5 journalers for this copy...

Journal Entry 1 by wingGoryDetailswing from Nashua, New Hampshire USA on Saturday, May 16, 2009

8 out of 10

I was glad to find this fair-condition paperback at the local Salvation Army Thrift Store, as I've read and enjoyed the book many times and can always use another copy to release.
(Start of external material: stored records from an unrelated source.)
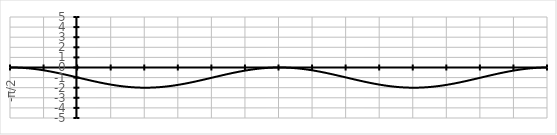
| Category | Series 0 |
|---|---|
| -π/2 | 0 |
|  | 0 |
|  | -0.001 |
|  | -0.001 |
|  | -0.002 |
|  | -0.004 |
|  | -0.005 |
|  | -0.007 |
|  | -0.01 |
|  | -0.012 |
|  | -0.015 |
|  | -0.018 |
|  | -0.022 |
|  | -0.026 |
|  | -0.03 |
|  | -0.034 |
|  | -0.039 |
|  | -0.044 |
|  | -0.049 |
|  | -0.054 |
|  | -0.06 |
|  | -0.066 |
|  | -0.073 |
|  | -0.079 |
|  | -0.086 |
|  | -0.094 |
|  | -0.101 |
|  | -0.109 |
|  | -0.117 |
|  | -0.125 |
|  | -0.134 |
|  | -0.143 |
|  | -0.152 |
|  | -0.161 |
|  | -0.171 |
|  | -0.181 |
|  | -0.191 |
|  | -0.201 |
|  | -0.212 |
|  | -0.223 |
|  | -0.234 |
|  | -0.245 |
|  | -0.257 |
|  | -0.269 |
|  | -0.281 |
|   | -0.293 |
|  | -0.305 |
|  | -0.318 |
|  | -0.331 |
|  | -0.344 |
|  | -0.357 |
|  | -0.371 |
|  | -0.384 |
|  | -0.398 |
|  | -0.412 |
|  | -0.426 |
|  | -0.441 |
|  | -0.455 |
|  | -0.47 |
|  | -0.485 |
|  | -0.5 |
|  | -0.515 |
|  | -0.531 |
|  | -0.546 |
|  | -0.562 |
|  | -0.577 |
|  | -0.593 |
|  | -0.609 |
|  | -0.625 |
|  | -0.642 |
|  | -0.658 |
|  | -0.674 |
|  | -0.691 |
|  | -0.708 |
|  | -0.724 |
|  | -0.741 |
|  | -0.758 |
|  | -0.775 |
|  | -0.792 |
|  | -0.809 |
|  | -0.826 |
|  | -0.844 |
|  | -0.861 |
|  | -0.878 |
|  | -0.895 |
|  | -0.913 |
|  | -0.93 |
|  | -0.948 |
|  | -0.965 |
|  | -0.983 |
| 0 | -1 |
|  | -1.017 |
|  | -1.035 |
|  | -1.052 |
|  | -1.07 |
|  | -1.087 |
|  | -1.105 |
|  | -1.122 |
|  | -1.139 |
|  | -1.156 |
|  | -1.174 |
|  | -1.191 |
|  | -1.208 |
|  | -1.225 |
|  | -1.242 |
|  | -1.259 |
|  | -1.276 |
|  | -1.292 |
|  | -1.309 |
|  | -1.326 |
|  | -1.342 |
|  | -1.358 |
|  | -1.375 |
|  | -1.391 |
|  | -1.407 |
|  | -1.423 |
|  | -1.438 |
|  | -1.454 |
|  | -1.469 |
|  | -1.485 |
|  | -1.5 |
|  | -1.515 |
|  | -1.53 |
|  | -1.545 |
|  | -1.559 |
|  | -1.574 |
|  | -1.588 |
|  | -1.602 |
|  | -1.616 |
|  | -1.629 |
|  | -1.643 |
|  | -1.656 |
|  | -1.669 |
|  | -1.682 |
|  | -1.695 |
|   | -1.707 |
|  | -1.719 |
|  | -1.731 |
|  | -1.743 |
|  | -1.755 |
|  | -1.766 |
|  | -1.777 |
|  | -1.788 |
|  | -1.799 |
|  | -1.809 |
|  | -1.819 |
|  | -1.829 |
|  | -1.839 |
|  | -1.848 |
|  | -1.857 |
|  | -1.866 |
|  | -1.875 |
|  | -1.883 |
|  | -1.891 |
|  | -1.899 |
|  | -1.906 |
|  | -1.914 |
|  | -1.921 |
|  | -1.927 |
|  | -1.934 |
|  | -1.94 |
|  | -1.946 |
|  | -1.951 |
|  | -1.956 |
|  | -1.961 |
|  | -1.966 |
|  | -1.97 |
|  | -1.974 |
|  | -1.978 |
|  | -1.982 |
|  | -1.985 |
|  | -1.988 |
|  | -1.99 |
|  | -1.993 |
|  | -1.995 |
|  | -1.996 |
|  | -1.998 |
|  | -1.999 |
|  | -1.999 |
|  | -2 |
| π/2 | -2 |
|  | -2 |
|  | -1.999 |
|  | -1.999 |
|  | -1.998 |
|  | -1.996 |
|  | -1.995 |
|  | -1.993 |
|  | -1.99 |
|  | -1.988 |
|  | -1.985 |
|  | -1.982 |
|  | -1.978 |
|  | -1.974 |
|  | -1.97 |
|  | -1.966 |
|  | -1.961 |
|  | -1.956 |
|  | -1.951 |
|  | -1.946 |
|  | -1.94 |
|  | -1.934 |
|  | -1.927 |
|  | -1.921 |
|  | -1.914 |
|  | -1.906 |
|  | -1.899 |
|  | -1.891 |
|  | -1.883 |
|  | -1.875 |
|  | -1.866 |
|  | -1.857 |
|  | -1.848 |
|  | -1.839 |
|  | -1.829 |
|  | -1.819 |
|  | -1.809 |
|  | -1.799 |
|  | -1.788 |
|  | -1.777 |
|  | -1.766 |
|  | -1.755 |
|  | -1.743 |
|  | -1.731 |
|  | -1.719 |
|   | -1.707 |
|  | -1.695 |
|  | -1.682 |
|  | -1.669 |
|  | -1.656 |
|  | -1.643 |
|  | -1.629 |
|  | -1.616 |
|  | -1.602 |
|  | -1.588 |
|  | -1.574 |
|  | -1.559 |
|  | -1.545 |
|  | -1.53 |
|  | -1.515 |
|  | -1.5 |
|  | -1.485 |
|  | -1.469 |
|  | -1.454 |
|  | -1.438 |
|  | -1.423 |
|  | -1.407 |
|  | -1.391 |
|  | -1.375 |
|  | -1.358 |
|  | -1.342 |
|  | -1.326 |
|  | -1.309 |
|  | -1.292 |
|  | -1.276 |
|  | -1.259 |
|  | -1.242 |
|  | -1.225 |
|  | -1.208 |
|  | -1.191 |
|  | -1.174 |
|  | -1.156 |
|  | -1.139 |
|  | -1.122 |
|  | -1.105 |
|  | -1.087 |
|  | -1.07 |
|  | -1.052 |
|  | -1.035 |
|  | -1.017 |
| π | -1 |
|  | -0.983 |
|  | -0.965 |
|  | -0.948 |
|  | -0.93 |
|  | -0.913 |
|  | -0.895 |
|  | -0.878 |
|  | -0.861 |
|  | -0.844 |
|  | -0.826 |
|  | -0.809 |
|  | -0.792 |
|  | -0.775 |
|  | -0.758 |
|  | -0.741 |
|  | -0.724 |
|  | -0.708 |
|  | -0.691 |
|  | -0.674 |
|  | -0.658 |
|  | -0.642 |
|  | -0.625 |
|  | -0.609 |
|  | -0.593 |
|  | -0.577 |
|  | -0.562 |
|  | -0.546 |
|  | -0.531 |
|  | -0.515 |
|  | -0.5 |
|  | -0.485 |
|  | -0.47 |
|  | -0.455 |
|  | -0.441 |
|  | -0.426 |
|  | -0.412 |
|  | -0.398 |
|  | -0.384 |
|  | -0.371 |
|  | -0.357 |
|  | -0.344 |
|  | -0.331 |
|  | -0.318 |
|  | -0.305 |
|   | -0.293 |
|  | -0.281 |
|  | -0.269 |
|  | -0.257 |
|  | -0.245 |
|  | -0.234 |
|  | -0.223 |
|  | -0.212 |
|  | -0.201 |
|  | -0.191 |
|  | -0.181 |
|  | -0.171 |
|  | -0.161 |
|  | -0.152 |
|  | -0.143 |
|  | -0.134 |
|  | -0.125 |
|  | -0.117 |
|  | -0.109 |
|  | -0.101 |
|  | -0.094 |
|  | -0.086 |
|  | -0.079 |
|  | -0.073 |
|  | -0.066 |
|  | -0.06 |
|  | -0.054 |
|  | -0.049 |
|  | -0.044 |
|  | -0.039 |
|  | -0.034 |
|  | -0.03 |
|  | -0.026 |
|  | -0.022 |
|  | -0.018 |
|  | -0.015 |
|  | -0.012 |
|  | -0.01 |
|  | -0.007 |
|  | -0.005 |
|  | -0.004 |
|  | -0.002 |
|  | -0.001 |
|  | -0.001 |
|  | 0 |
| 3π/2 | 0 |
|  | 0 |
|  | -0.001 |
|  | -0.001 |
|  | -0.002 |
|  | -0.004 |
|  | -0.005 |
|  | -0.007 |
|  | -0.01 |
|  | -0.012 |
|  | -0.015 |
|  | -0.018 |
|  | -0.022 |
|  | -0.026 |
|  | -0.03 |
|  | -0.034 |
|  | -0.039 |
|  | -0.044 |
|  | -0.049 |
|  | -0.054 |
|  | -0.06 |
|  | -0.066 |
|  | -0.073 |
|  | -0.079 |
|  | -0.086 |
|  | -0.094 |
|  | -0.101 |
|  | -0.109 |
|  | -0.117 |
|  | -0.125 |
|  | -0.134 |
|  | -0.143 |
|  | -0.152 |
|  | -0.161 |
|  | -0.171 |
|  | -0.181 |
|  | -0.191 |
|  | -0.201 |
|  | -0.212 |
|  | -0.223 |
|  | -0.234 |
|  | -0.245 |
|  | -0.257 |
|  | -0.269 |
|  | -0.281 |
|   | -0.293 |
|  | -0.305 |
|  | -0.318 |
|  | -0.331 |
|  | -0.344 |
|  | -0.357 |
|  | -0.371 |
|  | -0.384 |
|  | -0.398 |
|  | -0.412 |
|  | -0.426 |
|  | -0.441 |
|  | -0.455 |
|  | -0.47 |
|  | -0.485 |
|  | -0.5 |
|  | -0.515 |
|  | -0.531 |
|  | -0.546 |
|  | -0.562 |
|  | -0.577 |
|  | -0.593 |
|  | -0.609 |
|  | -0.625 |
|  | -0.642 |
|  | -0.658 |
|  | -0.674 |
|  | -0.691 |
|  | -0.708 |
|  | -0.724 |
|  | -0.741 |
|  | -0.758 |
|  | -0.775 |
|  | -0.792 |
|  | -0.809 |
|  | -0.826 |
|  | -0.844 |
|  | -0.861 |
|  | -0.878 |
|  | -0.895 |
|  | -0.913 |
|  | -0.93 |
|  | -0.948 |
|  | -0.965 |
|  | -0.983 |
| 2π | -1 |
|  | -1.017 |
|  | -1.035 |
|  | -1.052 |
|  | -1.07 |
|  | -1.087 |
|  | -1.105 |
|  | -1.122 |
|  | -1.139 |
|  | -1.156 |
|  | -1.174 |
|  | -1.191 |
|  | -1.208 |
|  | -1.225 |
|  | -1.242 |
|  | -1.259 |
|  | -1.276 |
|  | -1.292 |
|  | -1.309 |
|  | -1.326 |
|  | -1.342 |
|  | -1.358 |
|  | -1.375 |
|  | -1.391 |
|  | -1.407 |
|  | -1.423 |
|  | -1.438 |
|  | -1.454 |
|  | -1.469 |
|  | -1.485 |
|  | -1.5 |
|  | -1.515 |
|  | -1.53 |
|  | -1.545 |
|  | -1.559 |
|  | -1.574 |
|  | -1.588 |
|  | -1.602 |
|  | -1.616 |
|  | -1.629 |
|  | -1.643 |
|  | -1.656 |
|  | -1.669 |
|  | -1.682 |
|  | -1.695 |
|   | -1.707 |
|  | -1.719 |
|  | -1.731 |
|  | -1.743 |
|  | -1.755 |
|  | -1.766 |
|  | -1.777 |
|  | -1.788 |
|  | -1.799 |
|  | -1.809 |
|  | -1.819 |
|  | -1.829 |
|  | -1.839 |
|  | -1.848 |
|  | -1.857 |
|  | -1.866 |
|  | -1.875 |
|  | -1.883 |
|  | -1.891 |
|  | -1.899 |
|  | -1.906 |
|  | -1.914 |
|  | -1.921 |
|  | -1.927 |
|  | -1.934 |
|  | -1.94 |
|  | -1.946 |
|  | -1.951 |
|  | -1.956 |
|  | -1.961 |
|  | -1.966 |
|  | -1.97 |
|  | -1.974 |
|  | -1.978 |
|  | -1.982 |
|  | -1.985 |
|  | -1.988 |
|  | -1.99 |
|  | -1.993 |
|  | -1.995 |
|  | -1.996 |
|  | -1.998 |
|  | -1.999 |
|  | -1.999 |
|  | -2 |
| 5π/2 | -2 |
|  | -2 |
|  | -1.999 |
|  | -1.999 |
|  | -1.998 |
|  | -1.996 |
|  | -1.995 |
|  | -1.993 |
|  | -1.99 |
|  | -1.988 |
|  | -1.985 |
|  | -1.982 |
|  | -1.978 |
|  | -1.974 |
|  | -1.97 |
|  | -1.966 |
|  | -1.961 |
|  | -1.956 |
|  | -1.951 |
|  | -1.946 |
|  | -1.94 |
|  | -1.934 |
|  | -1.927 |
|  | -1.921 |
|  | -1.914 |
|  | -1.906 |
|  | -1.899 |
|  | -1.891 |
|  | -1.883 |
|  | -1.875 |
|  | -1.866 |
|  | -1.857 |
|  | -1.848 |
|  | -1.839 |
|  | -1.829 |
|  | -1.819 |
|  | -1.809 |
|  | -1.799 |
|  | -1.788 |
|  | -1.777 |
|  | -1.766 |
|  | -1.755 |
|  | -1.743 |
|  | -1.731 |
|  | -1.719 |
|   | -1.707 |
|  | -1.695 |
|  | -1.682 |
|  | -1.669 |
|  | -1.656 |
|  | -1.643 |
|  | -1.629 |
|  | -1.616 |
|  | -1.602 |
|  | -1.588 |
|  | -1.574 |
|  | -1.559 |
|  | -1.545 |
|  | -1.53 |
|  | -1.515 |
|  | -1.5 |
|  | -1.485 |
|  | -1.469 |
|  | -1.454 |
|  | -1.438 |
|  | -1.423 |
|  | -1.407 |
|  | -1.391 |
|  | -1.375 |
|  | -1.358 |
|  | -1.342 |
|  | -1.326 |
|  | -1.309 |
|  | -1.292 |
|  | -1.276 |
|  | -1.259 |
|  | -1.242 |
|  | -1.225 |
|  | -1.208 |
|  | -1.191 |
|  | -1.174 |
|  | -1.156 |
|  | -1.139 |
|  | -1.122 |
|  | -1.105 |
|  | -1.087 |
|  | -1.07 |
|  | -1.052 |
|  | -1.035 |
|  | -1.017 |
| 3π | -1 |
|  | -0.983 |
|  | -0.965 |
|  | -0.948 |
|  | -0.93 |
|  | -0.913 |
|  | -0.895 |
|  | -0.878 |
|  | -0.861 |
|  | -0.844 |
|  | -0.826 |
|  | -0.809 |
|  | -0.792 |
|  | -0.775 |
|  | -0.758 |
|  | -0.741 |
|  | -0.724 |
|  | -0.708 |
|  | -0.691 |
|  | -0.674 |
|  | -0.658 |
|  | -0.642 |
|  | -0.625 |
|  | -0.609 |
|  | -0.593 |
|  | -0.577 |
|  | -0.562 |
|  | -0.546 |
|  | -0.531 |
|  | -0.515 |
|  | -0.5 |
|  | -0.485 |
|  | -0.47 |
|  | -0.455 |
|  | -0.441 |
|  | -0.426 |
|  | -0.412 |
|  | -0.398 |
|  | -0.384 |
|  | -0.371 |
|  | -0.357 |
|  | -0.344 |
|  | -0.331 |
|  | -0.318 |
|  | -0.305 |
|   | -0.293 |
|  | -0.281 |
|  | -0.269 |
|  | -0.257 |
|  | -0.245 |
|  | -0.234 |
|  | -0.223 |
|  | -0.212 |
|  | -0.201 |
|  | -0.191 |
|  | -0.181 |
|  | -0.171 |
|  | -0.161 |
|  | -0.152 |
|  | -0.143 |
|  | -0.134 |
|  | -0.125 |
|  | -0.117 |
|  | -0.109 |
|  | -0.101 |
|  | -0.094 |
|  | -0.086 |
|  | -0.079 |
|  | -0.073 |
|  | -0.066 |
|  | -0.06 |
|  | -0.054 |
|  | -0.049 |
|  | -0.044 |
|  | -0.039 |
|  | -0.034 |
|  | -0.03 |
|  | -0.026 |
|  | -0.022 |
|  | -0.018 |
|  | -0.015 |
|  | -0.012 |
|  | -0.01 |
|  | -0.007 |
|  | -0.005 |
|  | -0.004 |
|  | -0.002 |
|  | -0.001 |
|  | -0.001 |
|  | 0 |
| 7π/2 | 0 |

A woman recalls the fascinating tales told around her grandmother's hearth by the priests who visited in hopes of saving the old woman's soul. The framing device is amusing - Grandmother being a feisty, willful, high-living woman who enjoyed the attention she got from the priests without ever intending to change her ways - but the stories hold the most interest. They vary from retellings of folk tales about the Devil, to amusing romances, to thorny ethical dilemmas; the point of view is strongly Catholic, but I find the tales appealing without necessarily agreeing with the pronouncements of the Church. An untried young priest in the Highlands has to face down the local laird, who has kidnapped an Englishwoman to be his bride (with results both funny and romantic); another young priest confronts the devil himself while attempting to save a young man from suicide; a prideful young man makes assumptions about fellow travelers on a train, and gets a humbling lesson. One tale deals with a murder mystery (and a jolly priest who makes an ally of a loyal hound to solve it), another with an otherworldly experience...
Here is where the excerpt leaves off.